Andriy Mykolaiovych Odarchenko (Андрій Миколайович Одарченко; born 2 November 1978) is a Ukrainian professor and politician currently serving as a People's Deputy of Ukraine from Ukraine's 170th electoral district since 29 August 2019. He is a member of Servant of the People.

== Early life and career ==
Andriy Mykolaiovych Odarchenko was born on 2 November 1978 in the city of Kharkiv, then a part of the Ukrainian Soviet Socialist Republic within the Soviet Union. He graduated from the Kharkiv State University of Food Technology and Trade in 2000, specialising in commodity science and commercial activity. In 2013, he again graduated from the Kharkiv State University of Food Technology and Trade, this time with a master's degree in economics and enterprising. He is a Doctor of Technical Sciences.

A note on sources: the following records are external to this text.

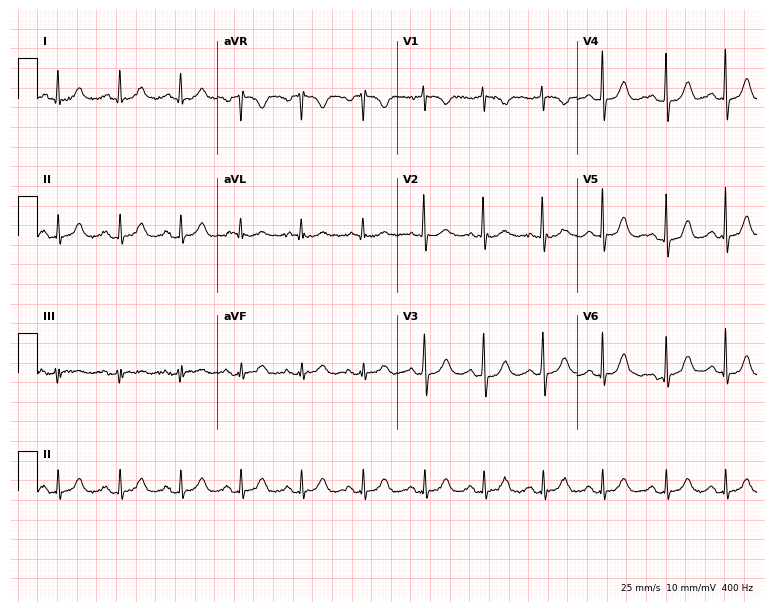
Resting 12-lead electrocardiogram (7.3-second recording at 400 Hz). Patient: a 56-year-old female. None of these six findings is recorded: first-degree AV block, right bundle branch block (RBBB), left bundle branch block (LBBB), sinus bradycardia, atrial fibrillation (AF), sinus tachycardia. Other findings, if any, are not listed.
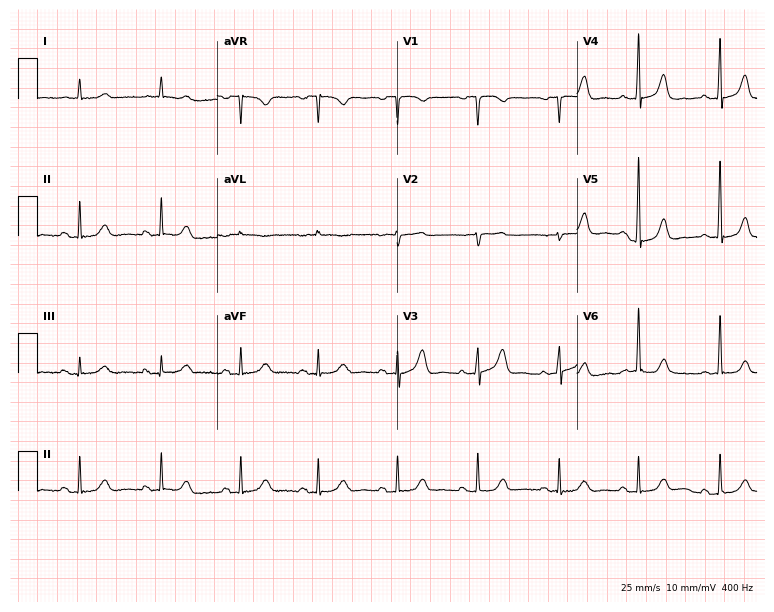
12-lead ECG from an 83-year-old male (7.3-second recording at 400 Hz). Recorded interpretation: within normal limits.
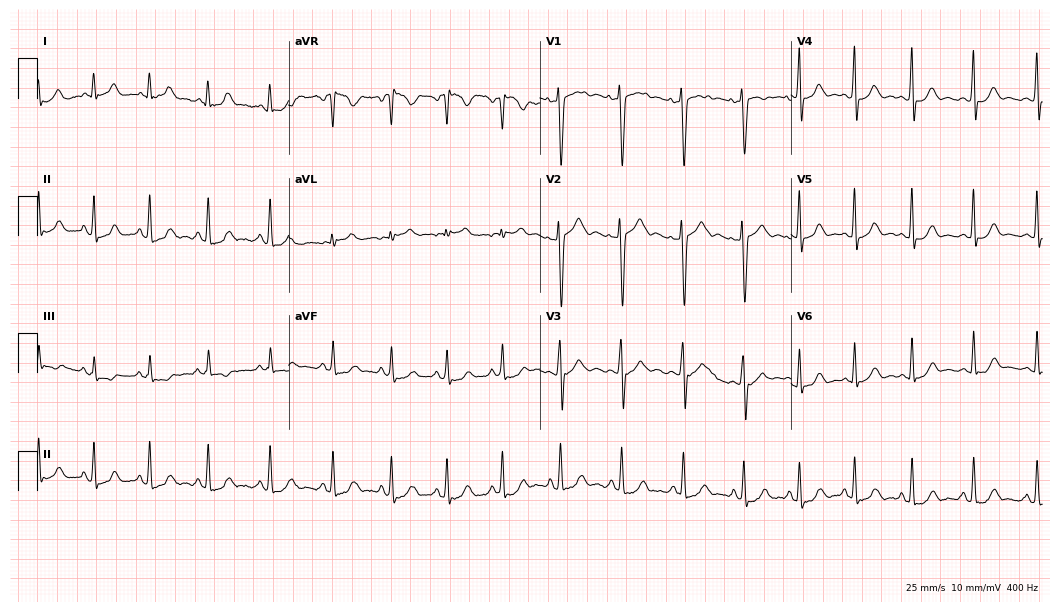
Standard 12-lead ECG recorded from a 24-year-old female (10.2-second recording at 400 Hz). Read as a normal ECG.
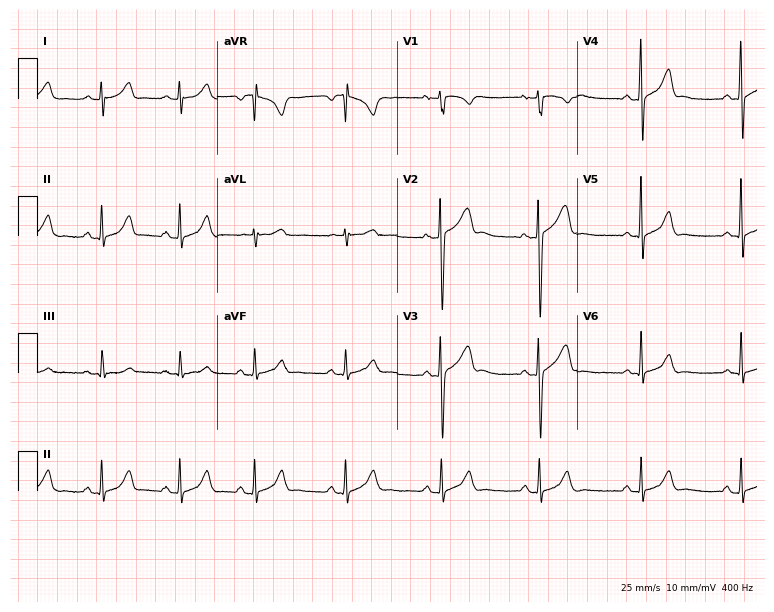
12-lead ECG from a man, 23 years old (7.3-second recording at 400 Hz). Recorded interpretation: within normal limits.
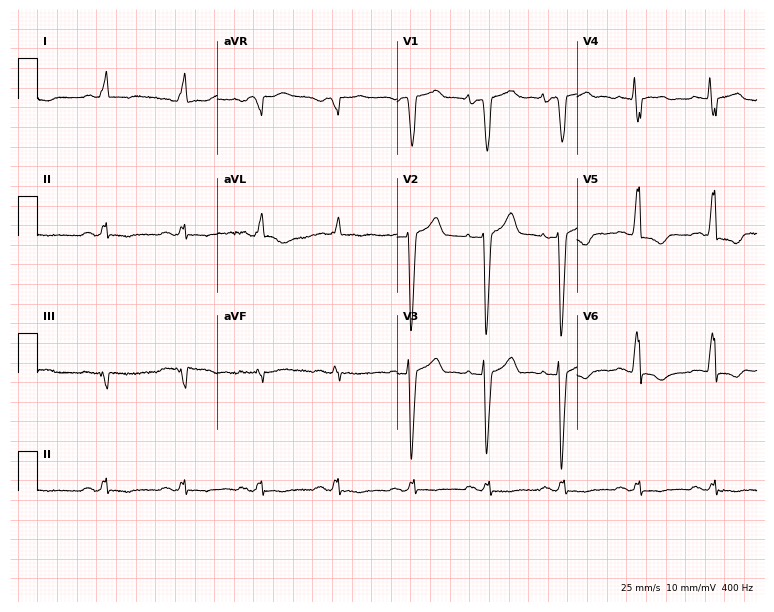
ECG — a 44-year-old male. Screened for six findings — first-degree AV block, right bundle branch block, left bundle branch block, sinus bradycardia, atrial fibrillation, sinus tachycardia — none is recorded. Only these six findings were labelled.
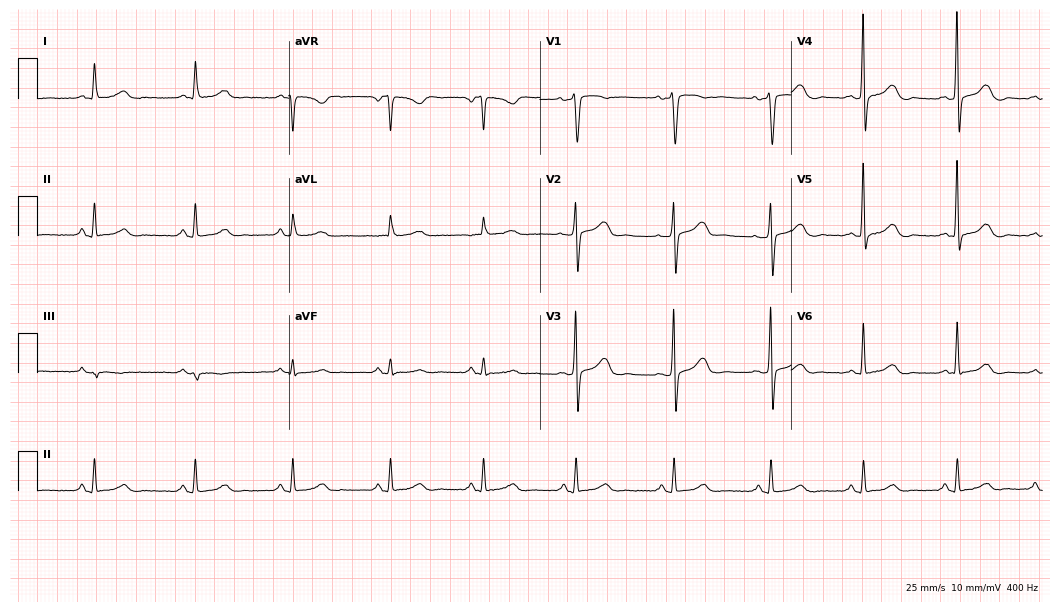
12-lead ECG from a female, 60 years old (10.2-second recording at 400 Hz). No first-degree AV block, right bundle branch block (RBBB), left bundle branch block (LBBB), sinus bradycardia, atrial fibrillation (AF) or sinus tachycardia recorded for this tracing.
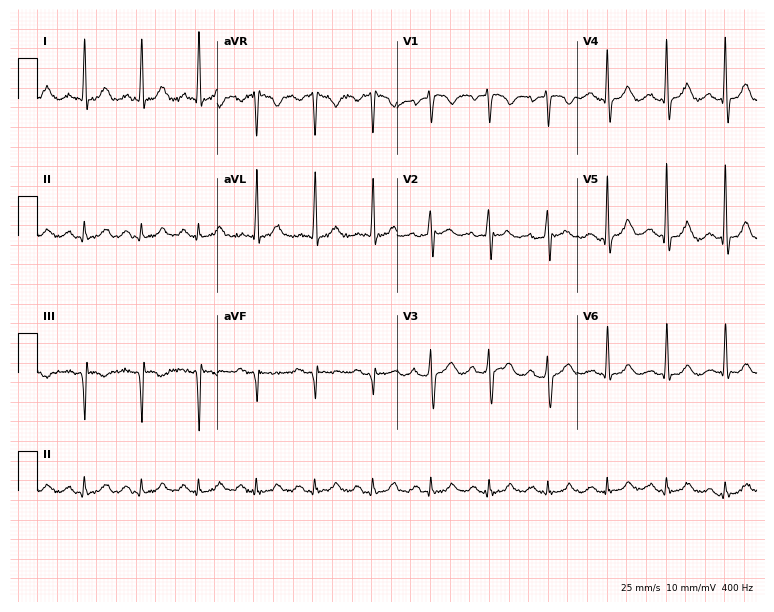
Standard 12-lead ECG recorded from a 75-year-old man. None of these six findings is recorded: first-degree AV block, right bundle branch block (RBBB), left bundle branch block (LBBB), sinus bradycardia, atrial fibrillation (AF), sinus tachycardia. Findings outside these six are not listed.
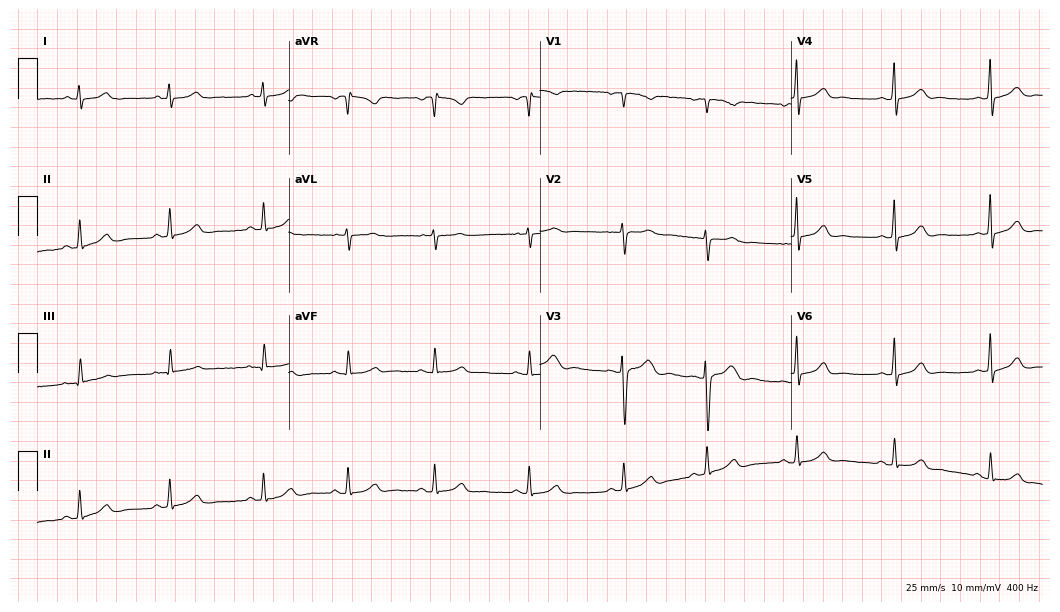
Electrocardiogram, a woman, 19 years old. Overall reading on record: normal ECG.
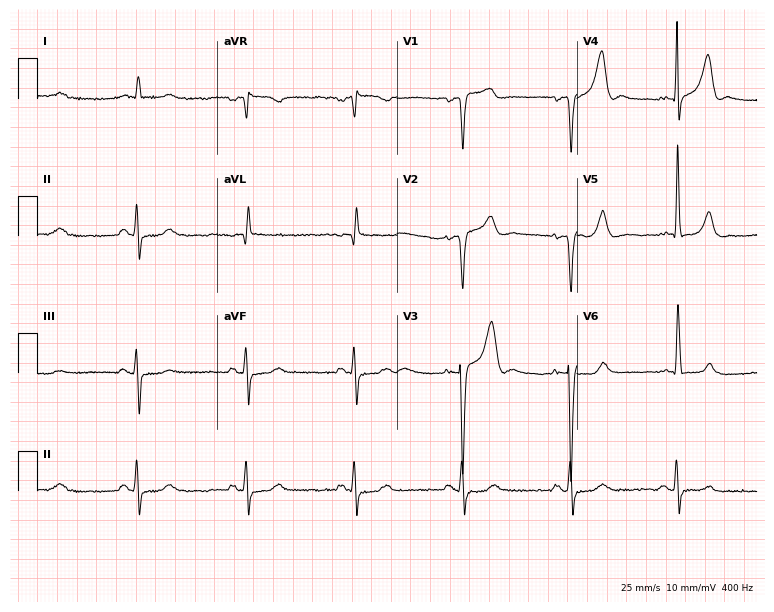
12-lead ECG from a 78-year-old male. No first-degree AV block, right bundle branch block (RBBB), left bundle branch block (LBBB), sinus bradycardia, atrial fibrillation (AF) or sinus tachycardia recorded for this tracing.
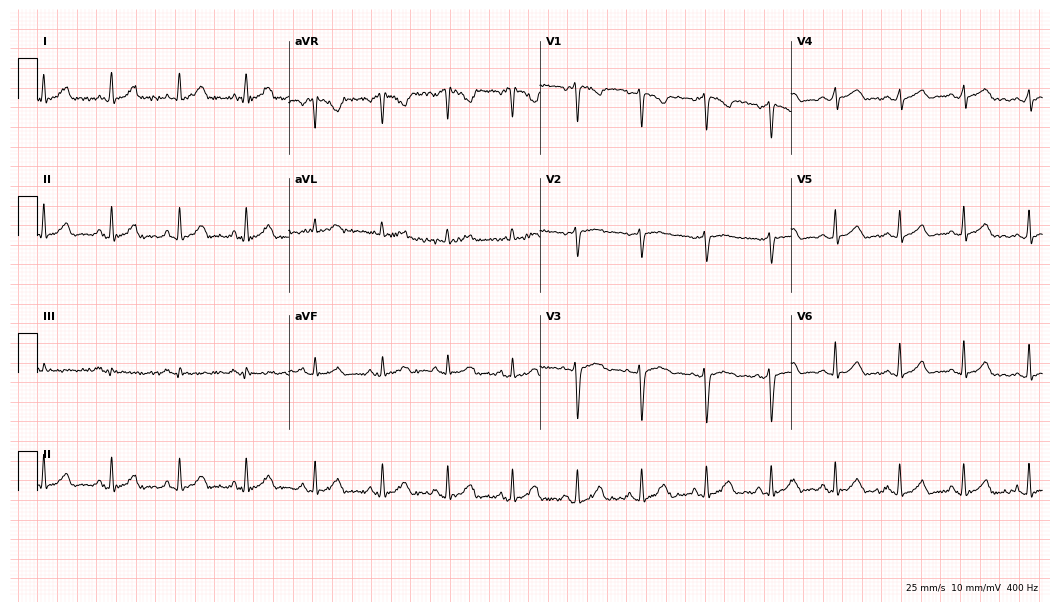
Standard 12-lead ECG recorded from a 27-year-old woman. None of these six findings is recorded: first-degree AV block, right bundle branch block, left bundle branch block, sinus bradycardia, atrial fibrillation, sinus tachycardia.

In 2011, he began working at the Kharkiv State University of Food Technology and Trade's faculty of trade, business, and customs management as the faculty's dean. In 2015, he additionally became a professor at the university's department of merchandising, quality management, and environmental protection. In his work as a professor, Odarchenko was responsible for three people becoming Candidates of Technical Science.

On 21 November 2023, he was charged with attempting to bribe Mustafa Nayem, then head of Ukraine's State Agency for Reconstruction, by offering cryptocurrency in exchange for funds to repair a university where Odarchenko is rector. He was arrested and later released on UAH 15 million bail.

On 18 September 2024, it was announced that he had failed to appear at a scheduled court hearing and subsequently fled to Romania where he requested asylum. On 19 September, Ukraine issued an international warrant for his arrest.

On 14 November 2024, Odarchenko was convicted of attempted bribery and sentenced in absentia to eight years in prison and asset confiscation.

== Political career ==
Odarchenko ran in the 2019 Ukrainian parliamentary election as the candidate of Servant of the People in Ukraine's 170th electoral district. At the time of the election, he was an independent. He was successfully elected, winning 44.41% and therefore defeating the closest competitor, incumbent People's Deputy Dmytro Svyatash (who won 29.77% of the vote).

In the Verkhovna Rada, Odarchenko joined the Servant of the People parliamentary faction. He also joined the Verkhovna Rada Committee on Anti-Corruption Policies and the inter-factional associations Equal Rights, Blockchain4Ukraine, Odeshchyna, Anti-Raider Coalition, Slobozhanshchyna, and For Accelerated European Integration of Ukrainian Business.

Odarchenko was criticised during the COVID-19 pandemic in Ukraine by anti-corruption non-governmental organisation Chesno for delivering masks in his electoral district in what it regarded as an instance of convincing individuals to vote for him.